Unfortunately, there is no out of the box implementation.

You could use CSRNDArray to get something very close, but you need to still write custom code to split its indptr into actual row indices.

I have created an implementation for you, but unfortunately that code won’t be hybridizable as it uses shape information. It also depends on using asscalar(), so it will be a sync call to CPU.

I don’t know if my implementation is faster than just converting your array to NumPy and then using argwhere, but, nevertheless, I re-implemented Code 1 example using MXNet and here it is:

# Convert to CSRNDArray
input_array = mx.nd.array([[2, 0, 7],
                           [0, 5, 9]])

sparse_array = input_array.tostype('csr')
# Get non-zero column indices of the data
col_indices = sparse_array.indices

# Get non-zero row indices, using indptr, which returns offset to non-zero value per row 
row_indices = mx.nd.concat(
    *[mx.nd.repeat(row_num, repeats=int((current - prev).asscalar()))
      for prev, current, row_num in
      zip(sparse_array.indptr[0:-1], sparse_array.indptr[1:],
          mx.nd.arange(0, input_array.shape[0]))], dim=-1).astype(np.int64)

# combine row indices and col indices
non_zero_indices = mx.nd.concat(*[row_indices.expand_dims(axis=1), col_indices.expand_dims(axis=1)],


If I execute it, the print outputs me the same result as NumPy version.

[[0 0]
 [0 2]
 [1 1]
 [1 2]]
<NDArray 4x2 @cpu(0)>
1 Like

Thanks a lot! Your implementation is really helpful! That do you mean by “a sync call to CPU” here?

All MXNet operations run in async mode (see system architecture), meaning as soon as you fire an operation (both on CPU or GPU) MXNet returns control back to your code and process the operation in another C++ thread. For explicitly requesting the results, in MXNet you use one of the so-called “sync methods”, which basically hold the execution of the program until the result is available.

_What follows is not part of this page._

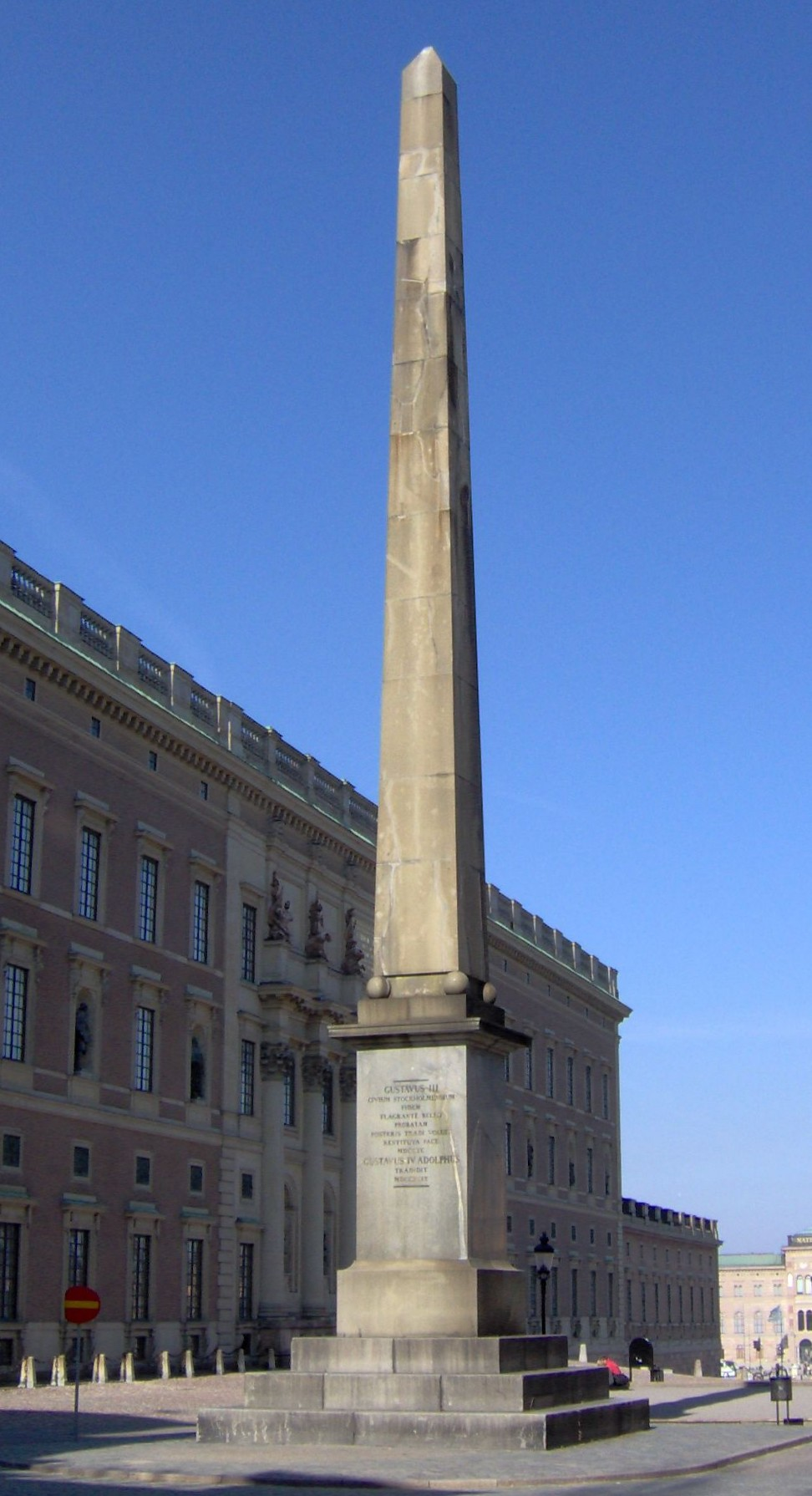 Obelisken på Slottsbacken utanför slottet. Räknas som Stockholms mittpunkt.
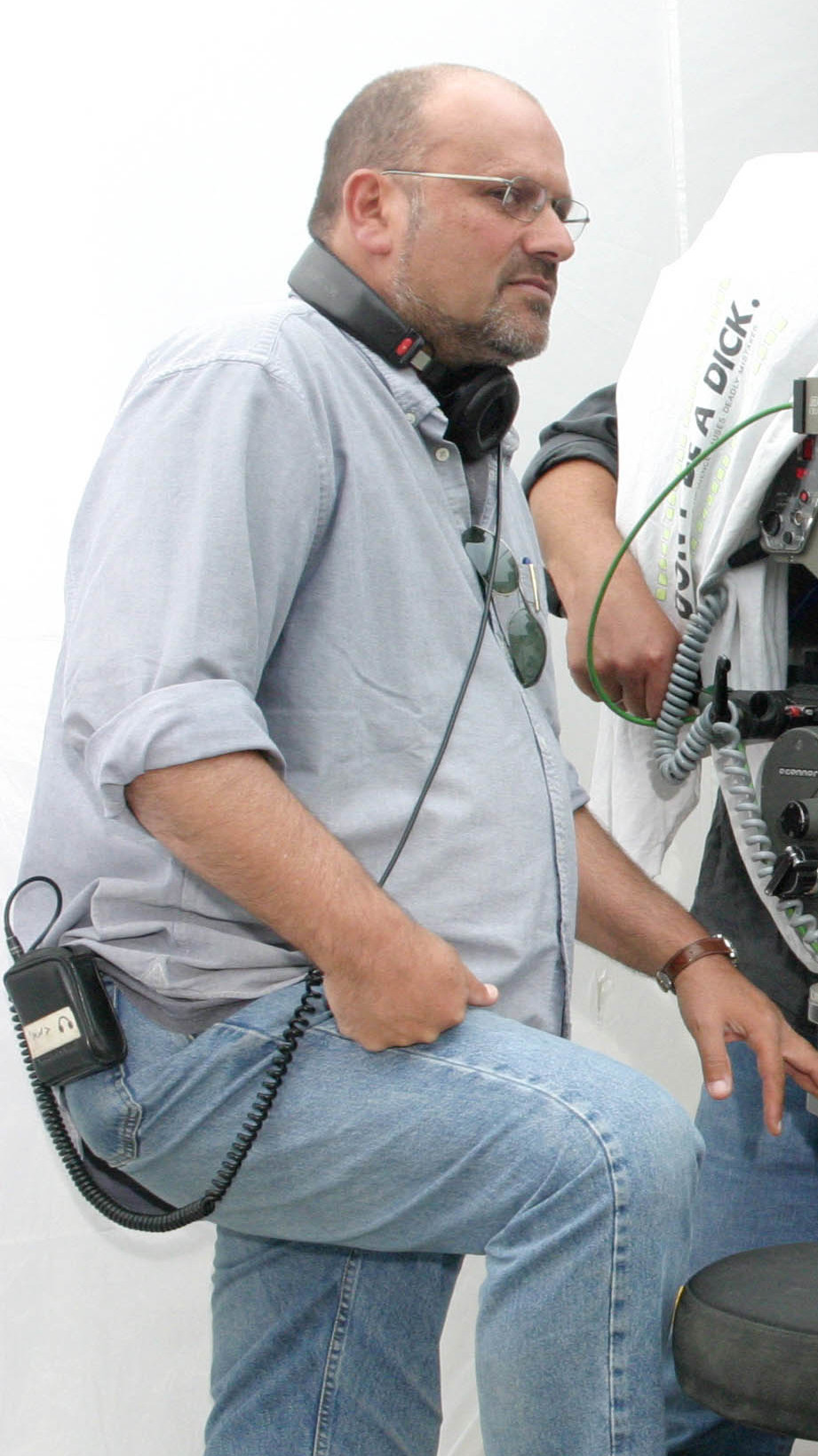 מכרם ח'ורי וקלרה ח'ורי, השמאלי ביותר ערן ריקליס, בסרט "הכלה הסורית"

The most common methods are asnumpy(), asscalar().

Thus, I meant that if you wanted to get the advantage of GPU speed here, it won’t be as fast as you would expect, because there is a sync call (asscalar()) used in the code: at that point data on GPU should be synced with CPU. If you run this code on CPU you won’t notice any difference, but running it on GPU will be not as efficient as it could be if there were a native implementation.

1 Like